== What you have to do ==
Transcribe nothing except the lines below that run from the one with "sais pas | 7 |" to the one with "2009 | 20.87 |", ends included, and do not copy any picture.

*** Records shown ***

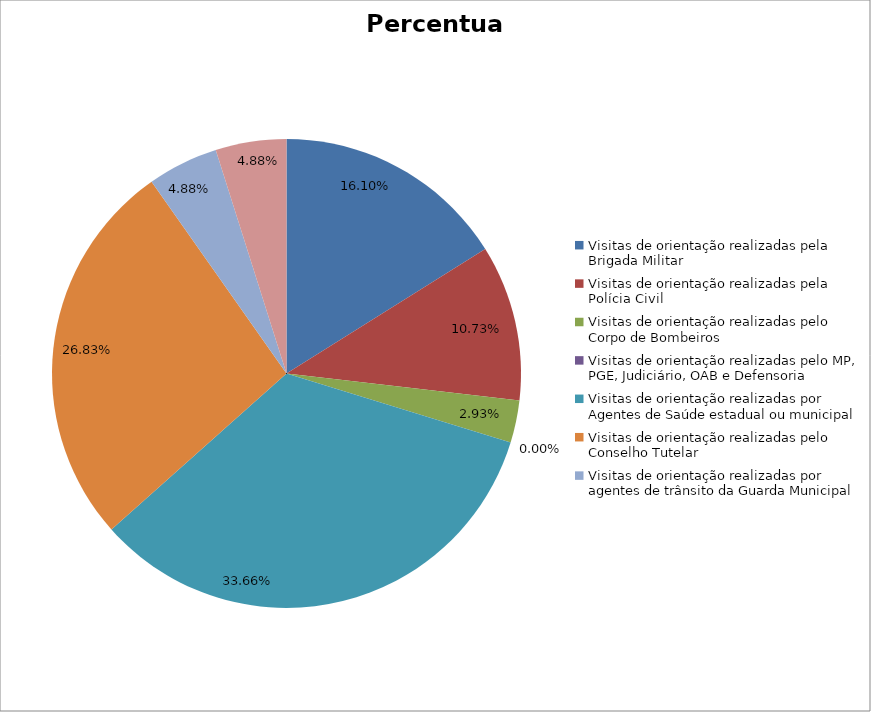
| Category | Percentual |
|---|---|
| Visitas de orientação realizadas pela Brigada Militar | 0.161 |
| Visitas de orientação realizadas pela Polícia Civil | 0.107 |
| Visitas de orientação realizadas pelo Corpo de Bombeiros | 0.029 |
| Visitas de orientação realizadas pelo MP, PGE, Judiciário, OAB e Defensoria | 0 |
| Visitas de orientação realizadas por Agentes de Saúde estadual ou municipal | 0.337 |
| Visitas de orientação realizadas pelo Conselho Tutelar | 0.268 |
| Visitas de orientação realizadas por agentes de trânsito da Guarda Municipal | 0.049 |
| Visitas de orientação realizadas por ONGs, entidades privadas, CRAS e CREAS | 0.049 |
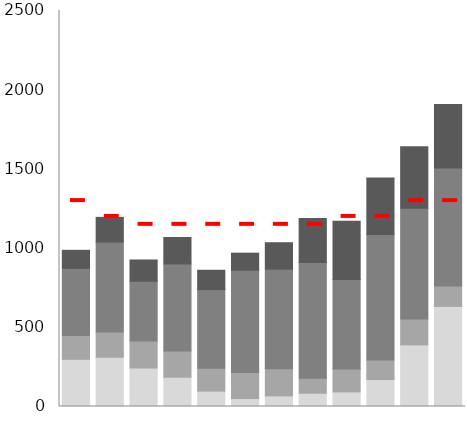
| Category | Donuts | Danish | Coffee | Tea |
|---|---|---|---|---|
| Jan | 298 | 150 | 424 | 114 |
| Feb | 311 | 160 | 567 | 156 |
| Mar | 243 | 170 | 378 | 134 |
| Apr | 185 | 165 | 550 | 167 |
| May | 97 | 144 | 497 | 122 |
| Jun | 50 | 165 | 645 | 108 |
| Jul | 67 | 172 | 628 | 167 |
| Aug | 84 | 94 | 731 | 278 |
| Sep | 92 | 144 | 566 | 367 |
| Oct | 170 | 123 | 793 | 356 |
| Nov | 389 | 163 | 699 | 389 |
| Dec | 632 | 128 | 745 | 402 |
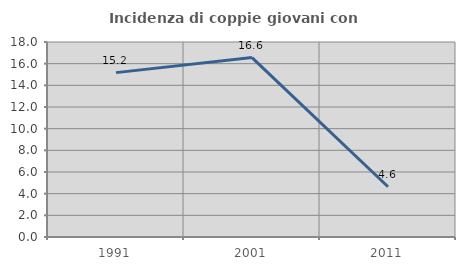
| Category | Incidenza di coppie giovani con figli |
|---|---|
| 1991.0 | 15.172 |
| 2001.0 | 16.561 |
| 2011.0 | 4.636 |
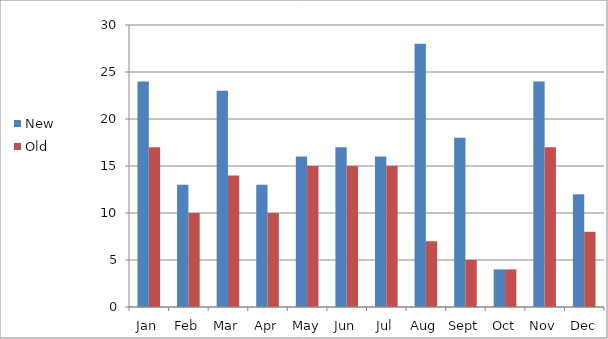
| Category | New | Old |
|---|---|---|
| Jan | 24 | 17 |
| Feb | 13 | 10 |
| Mar | 23 | 14 |
| Apr | 13 | 10 |
| May | 16 | 15 |
| Jun | 17 | 15 |
| Jul | 16 | 15 |
| Aug | 28 | 7 |
| Sept | 18 | 5 |
| Oct | 4 | 4 |
| Nov | 24 | 17 |
| Dec | 12 | 8 |
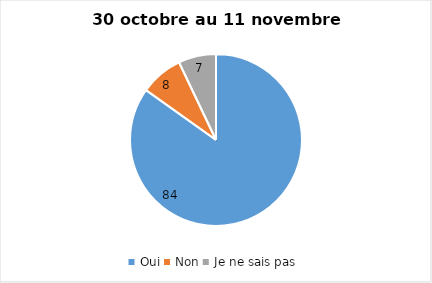
| Category | Series 0 |
|---|---|
| Oui | 84 |
| Non | 8 |
| Je ne sais pas | 7 |
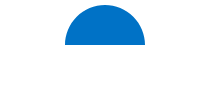
| Category | Series 0 |
|---|---|
| 0 | 0.5 |
| 1 | 0 |
| 2 | 0.5 |
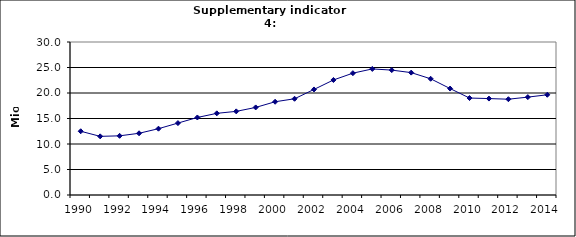
| Category | Domestic air-passengers, Mio |
|---|---|
| 1990 | 12.5 |
| 1991 | 11.5 |
| 1992 | 11.6 |
| 1993 | 12.1 |
| 1994 | 13 |
| 1995 | 14.1 |
| 1996 | 15.2 |
| 1997 | 16.013 |
| 1998 | 16.4 |
| 1999 | 17.17 |
| 2000 | 18.283 |
| 2001 | 18.867 |
| 2002 | 20.696 |
| 2003 | 22.553 |
| 2004 | 23.89 |
| 2005 | 24.719 |
| 2006 | 24.491 |
| 2007 | 23.997 |
| 2008 | 22.789 |
| 2009 | 20.87 |
| 2010 | 19.011 |
| 2011 | 18.909 |
| 2012 | 18.784 |
| 2013 | 19.192 |
| 2014 | 19.652 |

*** End of Records shown ***

== Written response ==
| Je ne sais pas | 7 |
| Category | Series 0 |
|---|---|
| 0 | 0.5 |
| 1 | 0 |
| 2 | 0.5 |
| Category | Domestic air-passengers, Mio |
|---|---|
| 1990 | 12.5 |
| 1991 | 11.5 |
| 1992 | 11.6 |
| 1993 | 12.1 |
| 1994 | 13 |
| 1995 | 14.1 |
| 1996 | 15.2 |
| 1997 | 16.013 |
| 1998 | 16.4 |
| 1999 | 17.17 |
| 2000 | 18.283 |
| 2001 | 18.867 |
| 2002 | 20.696 |
| 2003 | 22.553 |
| 2004 | 23.89 |
| 2005 | 24.719 |
| 2006 | 24.491 |
| 2007 | 23.997 |
| 2008 | 22.789 |
| 2009 | 20.87 |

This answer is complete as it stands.